I've noticed that in a 2D manifold, the second Stiefel-Whitney class can always be obtained as the cup product of the first one with itself.
In other words $w_2 = w_1 \smile w_1$ .
Is there a 'natural' way to prove this? Does it appear as a consequence of some deeper relationship between the Stiefel-Whitney classes of a manifold? I can't think of a proof that doesn't involve the tedious explicit construction of classes and the classification theorem for 2D manifolds .
We have Wu's formula. Let $X$ be a closed $n$-manifold.
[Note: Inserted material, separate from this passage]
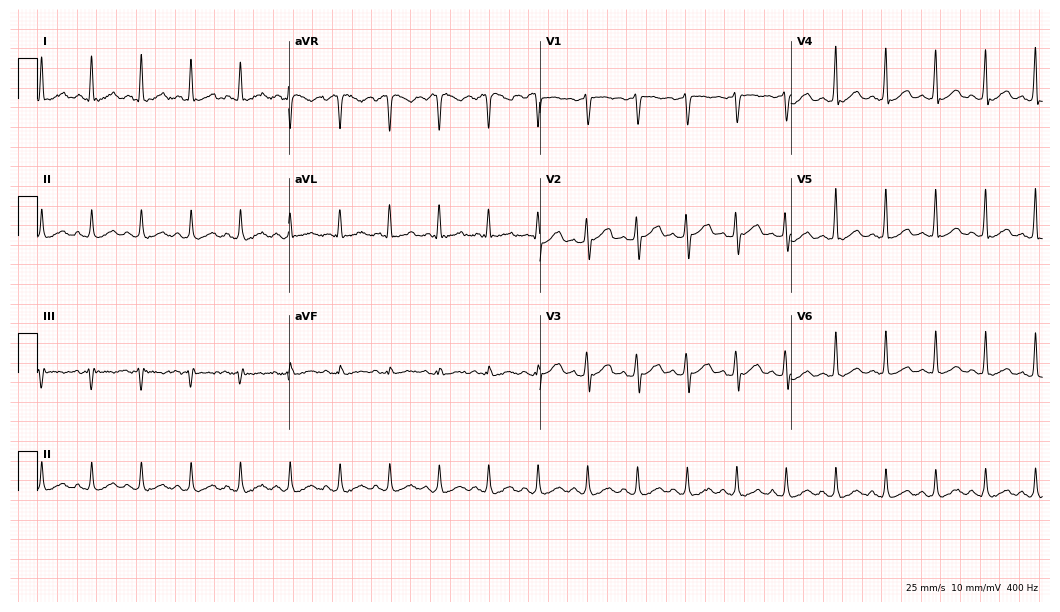
Standard 12-lead ECG recorded from a 42-year-old female patient. The tracing shows sinus tachycardia (a sinus rate of 100 beats per minute or more).

Define the $k$-th Wu class $v_k \in H^k(X;\mathbb{F}_2)$ by the following property: for any $x \in H^{n-k}(X;\mathbb{F}_2)$, we have $$v_k \smile x = \operatorname{Sq}^k x.$$ (The existence and uniqueness of Wu classes is a consequence of Poincare duality.) Then Wu's formula states that $$\operatorname{Sq}(v) = w,$$ where $\operatorname{Sq}$ is the total squaring operation, $v$ is the total Wu class, and $w$ is the total Stiefel-Whitney class.
Writing out the first few terms, we find that $w_1^2 + w_2 = v_2$. So to show that $w_1^2 = w_2$, we just need to show that $v_2 = 0$. For surfaces, this is clear from the defining property of Wu classes, since we need $v_2 \smile x = \operatorname{Sq}^2 x = 0$ for any $x \in H^0(X;\mathbb{F}_2)$.
In general, Wu's formula encapsulates a lot of algebraic relations between Stiefel-Whitney classes of a closed manifold.